- Car companies with poor quality and reliability have had trouble breaking into the US market.
- Tesla has been the exception to that rule.
- The EV-maker has overshadowed its flaws with cutting-edge technology and strong branding.
In the past 50 years, automakers have had little hope of breaking into the US market if they couldn’t master the basics of manufacturing. As they took market share from GM, Ford, and Chrysler in the 1970s, Toyota and Honda built reputations on cars that were more reliable than American ones. Bob Lutz, a former GM, Ford, and Chrysler executive, told Insider that forced Detroit to reevaluate how it built cars. “We instituted all of the Toyota production system methodology,” he said.
Meanwhile, foreign brands that struggled with quality and reliability, like Yugo, Renault, and Sterling, struggled to establish footholds in the US, Dave Sargent, who oversees JD Power’s vehicle quality research, told Insider. Hyundai’s turnaround in the US came only after it began offering a 100,000-mile warranty, a signal it had fixed its quality issues.
But Tesla, the latest automaker to find consistent success in the US, has bucked the trend by proving that poor quality and reliability won’t necessarily scare off customers. The electric-car maker has long rejected many of the ideas behind Toyota’s production philosophy, at times relying too heavily on automation or rushing through inspections to boost output. For years, Tesla has lagged its rivals in quality and reliability surveys from JD Power and Consumer Reports.
Yet Tesla has consistently grown sales, while earning industry-leading owner-satisfaction scores. Since 2016, the company has topped Consumer Reports’ ranking of automotive brands with the happiest customers. While other automakers have found success with poorly built models, none has done so as consistently as Tesla has, said Ed Kim, AutoPacific’s vice president of industry analysis.
Tesla has overcome the auto industry’s conventional wisdom that quality is king with cutting-edge technology and by inspiring intense loyalty. The company pioneered features like wireless updates, large screens that controlled many settings, and Autopilot, the driver-assistance system that can navigate city streets (with mixed results, according to YouTube videos and professional testers).
Customers have praised those features, as well as more traditional measures of driving performance, like acceleration and handling.

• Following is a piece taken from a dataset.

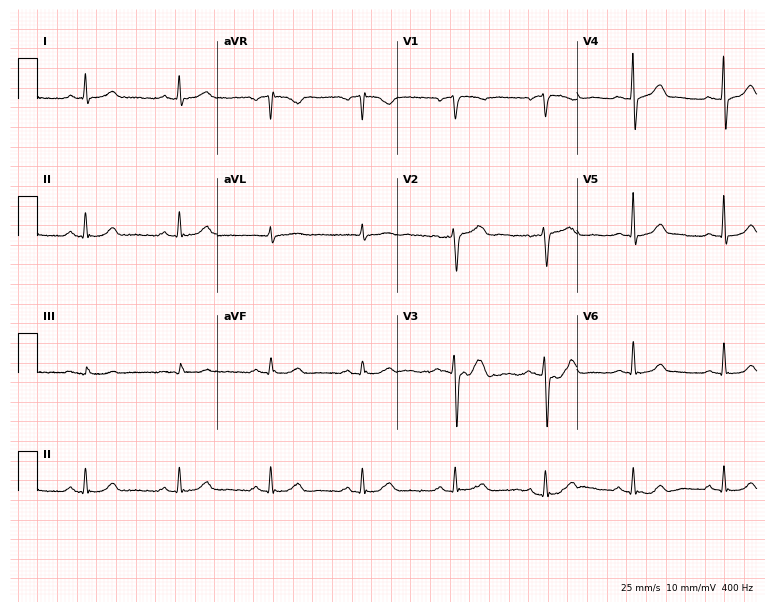
Resting 12-lead electrocardiogram. Patient: a man, 47 years old. Read as a normal ECG.

Tesla also has strong intangible assets, like the enthusiasm generated by its bold and controversial CEO. Elon Musk has said he cares more about promoting clean energy than maximizing Tesla’s profits. And so to some customers, a Tesla is more than a car. It’s an opportunity to promote technological progress and a healthier planet. “It’s like Elon says: If you’re buying a gasoline car in this day and age, it’s like buying a horse when cars became available,” a Tesla customer told Insider in 2019.
The question is whether Tesla can count on that sentiment in the long run. Consumers may not be as accommodating of Tesla’s flaws as a wider variety of EVs become available in the coming years, Kim and Sargent said, but similar predictions have proven wrong before. Electric models from competitors like Audi, Jaguar, and Chevrolet haven’t halted Tesla’s growth.

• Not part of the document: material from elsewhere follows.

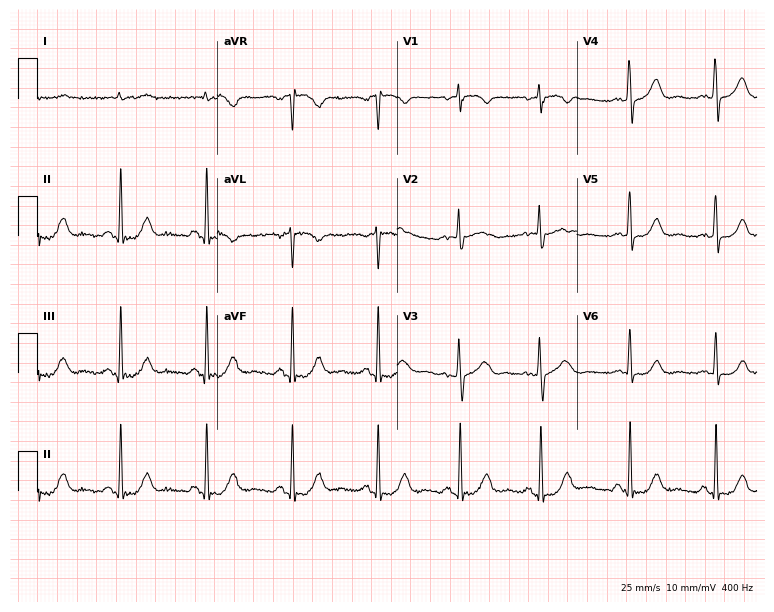
Electrocardiogram, a 75-year-old male patient. Overall reading on record: normal ECG.

And Tesla customers may have fewer problems to deal with going forward. While Tesla performed poorly in JD Power’s most recent dependability study, it has made significant improvements in build quality in recent years, Sandy Munro, whose consulting firm has disassembled and examined multiple Tesla vehicles, told Insider. Whether that trend continues might not matter if the company can retain Musk and continue leading the way in automotive technology.
Are you a current or former Tesla employee? Do you have a news tip or opinion you’d like to share? Contact this reporter at mmatousek@insider.com, on Signal at 646-768-4712, or via his encrypted email address mmatousek@protonmail.com.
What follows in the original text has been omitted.